Introduction
U.S. policymakers care about research output. Tracking research output can, among other things, inform assessments of any given country’s innovativeness or assist in evaluating the impact of certain funding initiatives. Specific to artificial intelligence (AI) and other emerging technologies, U.S. policymakers are eager to understand and compare research trends. But measuring research output is not as straightforward as it may seem. There are different ways to define output and different data sources that can be relied on, which can affect the outcomes of assessments.
One way of measuring output is by counting the number of publications in a research area as an indicator of interest or focus in that research area.
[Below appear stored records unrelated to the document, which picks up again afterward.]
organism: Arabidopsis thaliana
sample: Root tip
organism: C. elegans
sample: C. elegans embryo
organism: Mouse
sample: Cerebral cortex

Capturing research quality, not just quantity, by taking citations into account is another approach to measuring output. This data brief takes the former approach of counting publication quantities as a way to explore trends in AI research.
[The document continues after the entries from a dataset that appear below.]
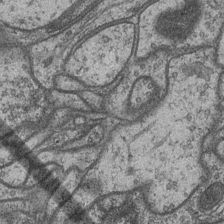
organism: Drosophila
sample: Optic medulla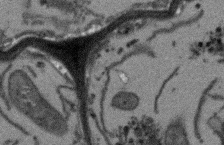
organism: Arabidopsis thaliana
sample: Root tip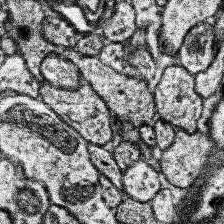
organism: Human
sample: Temporal Lobe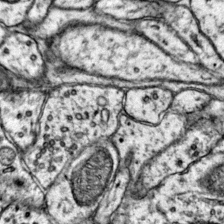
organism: Mouse
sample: Primary visual cortex

When counting AI publication output, it is critical to consider where the publications are published and the language in which a work is published. In developing CSET’s merged corpus of scholarly literature, we intentionally incorporated China National Knowledge Infrastructure (CNKI; 中国知网), a key Chinese-language data source, in addition to predominantly English-language sources, specifically Web of Science, Digital Science Dimensions, Microsoft Academic Graph, arXiv, and Papers With Code.
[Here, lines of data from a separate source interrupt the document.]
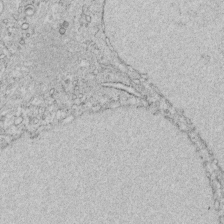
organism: C. elegans
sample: C. elegans embryo early stage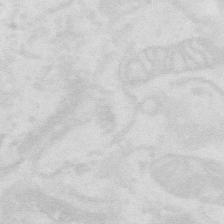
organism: Human
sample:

The inclusion of CNKI means that counting AI research at CSET may produce different results, compared to analyses without CNKI. While there may be times when it is appropriate to separate CNKI and predominately English-language publications, the ability to analyze them jointly offers a broader view of the research landscape and an in-depth exploration of Chinese-language AI research. This data brief explores the implications of including CNKI by presenting AI research publication trends in CSET’s merged corpus including and excluding CNKI.